As shown in fig. 1 to 3, the present embodiment provides an apparatus for supplying power to a railway cable acquisition and transmission unit, which includes a current transformer, a rectifying and voltage-stabilizing module, a control module, and a super capacitor; the current transformer is sleeved on the power supply cable, the output end of the current transformer is electrically connected with the input end of the rectification voltage stabilizing module, and the input end of the super capacitor is electrically connected with the output end of the rectification voltage stabilizing module; the output end of the super capacitor is electrically connected with the power supply end of the acquisition and transmission unit; the control module is connected in the super capacitor and the acquisition and transmission unit and is used for controlling the charging and discharging of the super capacitor; the current transformer adopts a bayonet current transformer, is directly sleeved on a power supply cable, senses the current (about 5A generally) in the cable, and outputs a small current on the secondary side of the current transformer, which is about 1mA approximately; the device can charge the super capacitor by utilizing the small current of the power supply cable through the induction of the current transformer, and then supplies power for the acquisition and transmission unit in a time-sharing manner.

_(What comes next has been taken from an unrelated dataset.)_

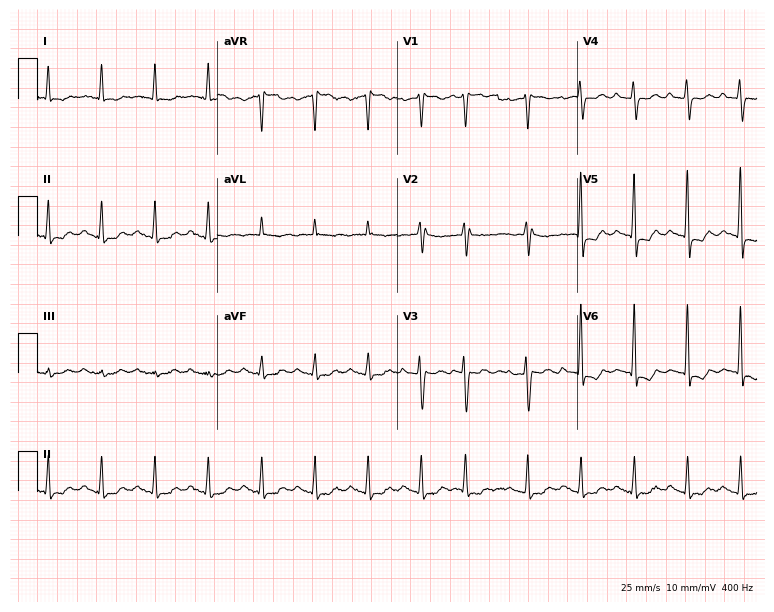
12-lead ECG from a 75-year-old woman. Shows sinus tachycardia (a sinus rate of 100 beats per minute or more).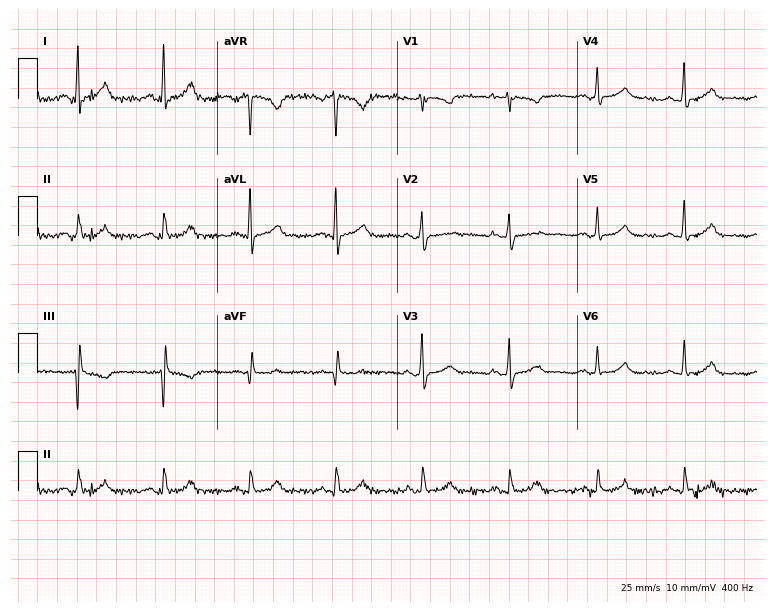
12-lead ECG (7.3-second recording at 400 Hz) from a 49-year-old woman. Labelled as a normal ECG.

In the device for supplying power to the railway cable acquisition and transmission unit of the embodiment, a circuit of the control module adopts a comparator IC2 and a switching tube Q1; the comparator IC2 is configured to: setting a first comparison voltage value for judging whether the super capacitor is fully charged or not, and setting a first comparison voltage value limited under discharge of the super capacitor; is further configured to: when the voltage value of the super capacitor is larger than the first comparison voltage value, controlling the switching tube to be conducted, and supplying power to the super capacitor; and when the voltage value of the super capacitor is smaller than the second comparison voltage value, the switching tube is controlled to be switched off, and the super capacitor is charged.

In the device for supplying power to the railway cable acquisition and transmission unit of the embodiment, the output end of the rectifying and voltage-stabilizing module is also used for supplying power to the comparator IC 2.

In the device for supplying power to the railway cable acquisition and transmission unit of the embodiment, a circuit of a rectifying and voltage-stabilizing module adopts a rectifier bridge IC1, a voltage-stabilizing diode D1 and a filter capacitor EC 1; the input end of the rectifier bridge IC1 is electrically connected with the output end of the current transformer; the current output by the current transformer is converted into direct current voltage after being processed by a rectifier bridge IC1, the direct current voltage is stabilized by a voltage stabilizing diode D1, and then a stable direct current voltage signal is filtered and output by a filter wave capacitor EC1 and used for charging the super capacitor; the interface J1 is connected with the secondary side of the current transformer, and the output end of the interface J1 is connected with the input end of the rectifier bridge IC 1; and the circuit of the rectification voltage-stabilizing module is used for converting the secondary side current of the current transformer and transmitting the converted secondary side current to the circuit of the rectification voltage-stabilizing module to stabilize the voltage.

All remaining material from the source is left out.